Jornal Correio Braziliense

Diversão e Arte

No Círio de Nazaré, a ciência caminha a serviço da fé

Projeto de engenheiro da UFPA ajuda fiéis a carregarem a corda do Círio de Nazaré, procissão que se repete amanhã, em Belém


Uma das maiores manifestações católicas do mundo, o Círio de Nazaré tem a ciência a seu serviço. Durante a procissão, mais de 7 mil pessoas conduzem, pelas ruas da capital paraense, uma corda de 400m de comprimento atrelada à imagem da Nossa Senhora de Nazaré. Segurar a corda, ou simplesmente tocá-la, é uma forma de os pagadores de promessas, os promesseiros, agradecerem as bênçãos alcançadas e demostrarem sua fé. O percurso de 4,5km costuma ser vencido em cinco horas e meia. A caminhada é feita debaixo de sol forte e os participantes têm, muitas vezes, os pés descalços. Para melhorar a dinâmica da procissão e, assim, diminuir o suplício dos participantes, o professor de engenharia civil e de arquitetura e Urbanismo da Universidade Federal do Pará (UFPA) Nagib Charone Filho projetou estruturas de alumínio que, atreladas à corda, podem ser puxadas pelos fiéis, aumentando a força de tração (veja arte).

;Neste caso, ciência e fé são aliadas. O objetivo das estações (estruturas) não é apenas assegurar que a procissão chegue no tempo previsto à catedral, mas principalmente garantir que, durante o pagamento das promessas, os fiéis não se machuquem nem sofram mais que o necessário. É uma questão de preservar a integridade física e a saúde das pessoas, sem que isso impacte na fé dos promesseiros;, diz Charone Filho.

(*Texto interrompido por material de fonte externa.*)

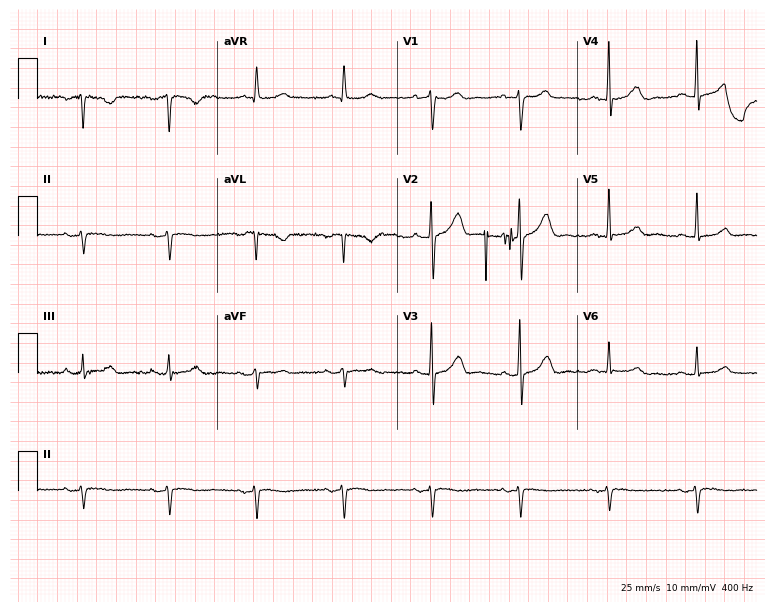
Standard 12-lead ECG recorded from a 74-year-old man (7.3-second recording at 400 Hz). None of these six findings is recorded: first-degree AV block, right bundle branch block, left bundle branch block, sinus bradycardia, atrial fibrillation, sinus tachycardia.

A partir da década de 1990, o tamanho da corda do Círio(1) aumentou, o que complicou o andamento da procissão. De acordo com o engenheiro, as pessoas precisavam fazer mais força, e isso colocava os fiéis em risco de se machucarem. Até 2004, as estruturas eram de aço soldado, um material muito pesado. Em 2005, Charone Filho propôs a substituição pelo alumínio usado na indústria aeronáutica. ;Enquanto o aço possui uma resistência de 5 mil quilos por centímetro quadrado, o alumínio utilizado em aviões tem uma resistência de 7 mil a 8 mil quilos por centímetro quadrado;, compara o engenheiro.

Para 2010, uma nova modificação foi feita. Depois de uma das estações ter quebrado no ano passado, a direção do Círio pediu ao engenheiro modificações para evitar que o problema se repetisse. Amanhã, quando a procissão sair novamente, a corda será tracionada por estações bem maiores. Enquanto as antigas eram puxadas por até 36 pessoas, as novas comportam 100 (a principal) e 45 fiéis (as demais). ;Calculamos quantas pessoas devem estar nessas falanges, o que deu mais ou menos 300 pessoas nas cinco estações;, conta o pesquisador. Isso significa uma força de 12 toneladas para arrastar 400m de sisal enrolado, que pesam 1.200kg.

As análises e os testes realizados nos laboratórios da UFPA apontaram também um formato mais adequado paras as estações. Elas foram projetadas em elipse, de modo a não terem pontas que pudessem ferir os promesseiros. ;São mais de 7 mil pessoas tentando encostar na corda. Se ela tiver alguma ponta, certamente teríamos acidentes mais sérios;, observa.

Outro papel fundamental das estruturas é garantir a dinâmica da caminhada. Isso porque, se a procissão parar, é quase impossível fazê-la andar novamente. ;O Círio não pode parar, porque, quando isso acontece, a força para movimentá-lo novamente será muito maior que a necessária para mantê-lo em andamento;, avalia Nagib. ;Sem a engenharia, o Círio não anda;, completa.

César Neves, diretor da coordenação do Círio 2010, destaca que entre os ganhos promovidos pela ciência em prol da fé estão a velocidade e a direção da procissão. ;É complicado arrastar mais de 2 milhões de pessoas em uma direção só e com uma velocidade que preserve a segurança dos promesseiros. Com a ajuda da ciência conseguimos achar essa saída.;

Desde o século 18
O Círio de Nazaré é a maior manifestação religiosa católica do mundo e uma das mais tradicionais, celebrada desde 1793, em Belém do Pará. Ocorre sempre no segundo domingo de outubro. O termo círio tem origem na palavra latina cereus, que significa vela grande. No início, a romaria ocorria à tarde e à noite, daí o uso de velas. Em 1854, para evitar a repetição da chuva torrencial que havia caído sobre a cidade no ano anterior, a procissão passou a ser realizada de manhã, às 5h.